Rather than dumping data, we distilled publicly available metrics into three readable signals: demand, wage movement, and growth outlook. A coach can assess in seconds whether an industry is worth raising with a job seeker.

Each insight is a self-contained widget: industry trends, salary benchmarks, career pathways, skill analysers. Coaches arrange them into session-specific layouts, save configurations for common client profiles, and share the dashboard live with clients for collaborative exploration.

Research time has dropped substantially with the use of I/O, yet most users perceive no change, suggesting the time savings are not yet consistently felt.
Most coaches find the tool moderately useful, consistent with its genuine but situational value. It is used selectively for specific client profiles and coaching contexts rather than as a routine resource.
The project established the foundation for the broader Career Portal initiative, extending the approach toward policymakers, employers, and educational institutions.
The I/O system holds significant potential beyond career coaching, offering insights for policymakers, employers, educational institutions, and job seekers directly. The foundation is built for scale.

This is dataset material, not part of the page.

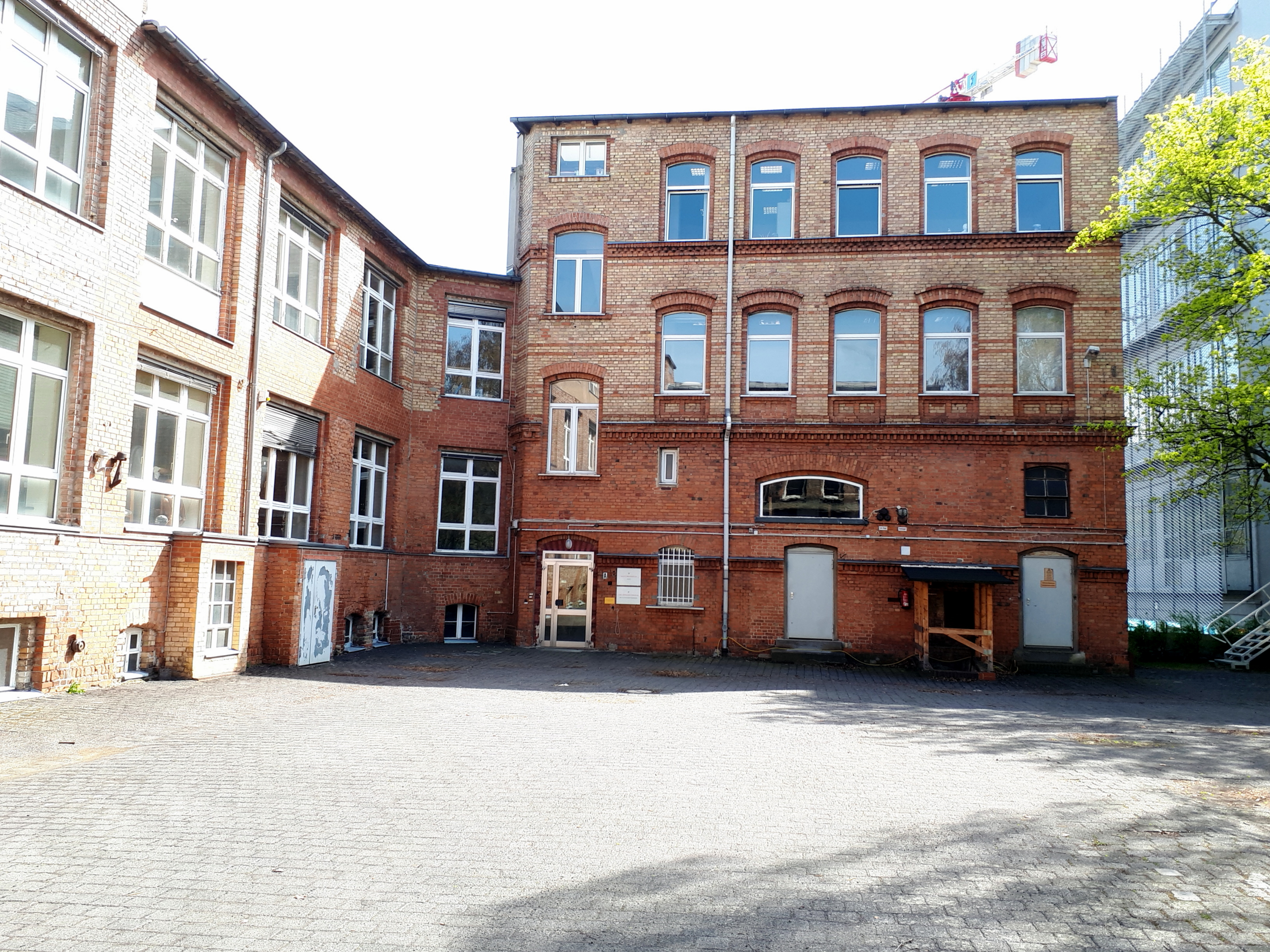 Charlottenburg Gutenbergstraße Gallus Druckerei

The thing I carry forward from this project is not the metric, it's the mechanism behind it.
I/O Insights minimised effort and maximised the coach's sense of control at the same time, and it did so specifically because construction stayed in human hands. The survey data tells a subtler story: research time dropped 62%, but most coaches didn't perceive the change, and usefulness rated 2.75 out of 5. These are not contradictions. They are evidence that the tool's value is situational, not universal, and that the perception of usefulness lags behind the reality of time savings. Trust didn't come from the intelligence of the system. It came from the legibility of it: coaches could see where every signal originated and decide what to do with it.
That observation is what pulled me toward research on human agency in AI-mediated tools: the question of how much a system can do for someone before it starts doing it to them.
The shipped product sits at the manual, human-controlled end of a much larger design space. The interesting research question is whether newer LLM and agentic capabilities can take on more of the construction work without spending the trust the manual version earned.
Split the data path: retrieval over unstructured material (chunked and cited), and an agent that queries an owned, validated database for structured figures. The system may shape presentation; it may not invent numbers. This auditable foundation is the precondition for letting AI build anything a coach has to defend to a client.
Let a coach state intent in plain language and have a judgment layer select and arrange the right widgets, collapsing drag-and-drop into a sentence. The open risk is whether describing genuinely reduces effort or merely relocates it into a correction loop.
Compose session-ready views from the component library rather than building each by hand, with the coach approving and adjusting rather than assembling from scratch.
Treat each coach correction as a scoped edit to a shared artifact rather than a full regeneration, so the dashboard accrues the coach's decisions the way manual assembly does, preserving authorship while removing labour.
Each of these reintroduces, carefully, the one thing the original deliberately avoided: the system deciding what the coach sees. The design research worth doing is finding how far that line can move before trust erodes, and which mechanisms (the verified substrate, scoped refinement, a visible seam between what AI may and may not touch) buy that authority back.